Alâeddin Keykubat, Kalanoros’u (Alanya) fethettikten sonra akrabalık bağlarını kuvvetlendirmek için kale beyi Kirfart’ın haremindeki cariyelerinden birisiyle evlendiğini kaynaklar yazmaktadır. Ermeni müverrihi Simbat, Sultan Alâeddin’in, Kirfart’ın elinden kalesini aldığında onun kızı ile evlendiğini fakat kızın Hristiyanlığından dolayı sultanla hiçbir münasebette bulunmadığını yazar. Burada dikkati çeken nokta, bu bilgiyi aktaran İbn Bibi’nin, “kızı” ifadesini kullanmamasıdır. Ayrıca bu evlilik olayını bir cümle ile geçiştirmiş, ancak akrabalık bağlarını kuvvetlendirmek amacıyla yapıldığı ifade etmiştir. Aynı kaynak Alâeddin Keykubat’ın Eyyubi melikesi Adiliye Hatun ile evliliğini uzun uzun anlatmaktadır. Adiliye Hatun’un daha asil, Kirfart’ın kızının ise Hristiyan olması bunun sebebi olabilir. Ancak, İbn Bibi’nin bu evliliğin akrabalık bağlarını kuvvetlendirmek için yapıldığını söylemesi bu hanımın, Kirfart’ın kızı olduğunu göstermektedir.

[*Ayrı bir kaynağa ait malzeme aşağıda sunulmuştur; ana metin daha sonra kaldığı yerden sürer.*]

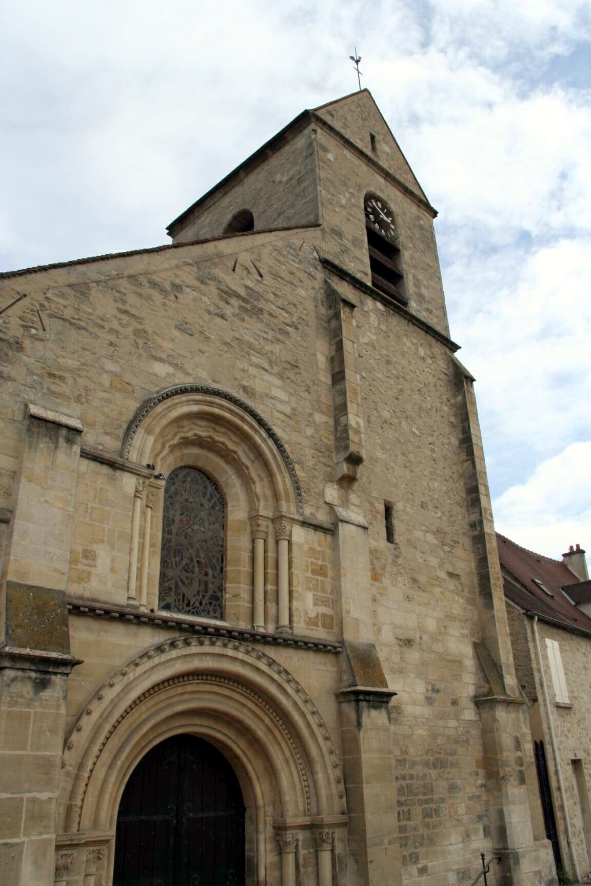 Église de Villennes-sur-Seine - Yvelines (France)

Bu hanımın adı da Hunat ya da Hunad, Mahperi Hatun olarak kaynaklara geçmektedir. Bilge, büyük, seçilmiş okunmuş manasına gelen Hunad/Hunat ismine Hatun eklenmiştir. Mahperi (ay parçası, etrafına nur ve güzellik saçan) ise Kayseri’de kendi adıyla 1238 yılında yaptırdığı külliye kitabelerinde geçmektedir. Burası cami, medrese, hamam ve türbe bölümlerinden oluşmaktadır. Mahperi Hatun’un uzun süre Hristiyan olarak yaşadığı bilinmektedir. Bu durum Alâeddin Keykubat’ın saltanatının son yıllarına kadar devam etmiştir. Alâeddin Keykubat ile evliliğinden olan II. Gıyaseddin Keyhüsrev’in iktidar döneminde onun Müslüman olduğu ve kendini hayır işlerine verdiğini de biliyoruz. Kitabelerde geçen unvanı ise “Saffetü’d-dünyâ ve’d-dîn (din ve dünyanın yüz akı) Mah-perî Hatun”dur. Bu gibi ifadeler hükümdarlara mahsus lakaplardır. Hanedan üyelerinin hanımlarının isimleri kitabelerde yukarıdaki mezkûr ifadeden sonra geçmezdi. Ancak burada Mahperi Hatun ismi yazılmıştır. Bu da -belki de- oğlu iktidara gelince sultanın annesi olarak idare mekanizmasındaki nüfuzunu göstermektedir.
Mahperi Hatun’un Kayseri’deki türbesinde ölüm tarihi ile ilgili herhangi bir tarih bulunmadığından ölüm tarihi de bilinememektedir. Ancak kendisinin 1238 tarihinde Kayseri’de yaptırdığı imaret dolayısıyla oğlunun saltanat dönemini gördüğünü söylememiz mümkündür.